Studio album by Stephanie Mills
- Released: August 20, 1983
- Recorded: 1982–1983
- Studio: The Hit Factory Automated Sound Studios (New York) Cherokee Recording Studios The Record Plant Bossa Nova Hotel (Los Angeles)
- Genre: R&B; post-disco; soul;
- Label: Casablanca
- Producer: David Wolfert; Gary Klein; Phil Ramone;

Stephanie Mills chronology
| Love Has Lifted Me (1982) | Merciless (1983) | I've Got the Cure (1984) |

Singles from Merciless
- "Pilot Error" Released: 1983; "How Come U Don't Call Me Anymore?" Released: 1983;

= Merciless (Stephanie Mills album) =

Merciless is the seventh studio album by American R&B singer Stephanie Mills. It was released in 1983 and Stephanie's second release on Casablanca Records. The album features two Billboard R&B hits in "Pilot Error", a cover version of Prince's "How Come U Don't Call Me Anymore?" as well as "My Body" written by singer Luther Vandross.
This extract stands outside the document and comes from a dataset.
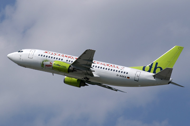 dba Boeing 737-300 D-AGEA at Stuttgart Airport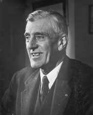 Leverett Saltonstall, US Senator from Massachusetts (1945-1967)

Merciless received a nomination for Best R&B Vocal Performance, Female at the 26th Grammy Awards in 1984.

Professional ratings
Review scores
| Source | Rating |
| AllMusic | Star |

==Track listing==
All songs produced by David Wolfert and Gary Klein except where indicated.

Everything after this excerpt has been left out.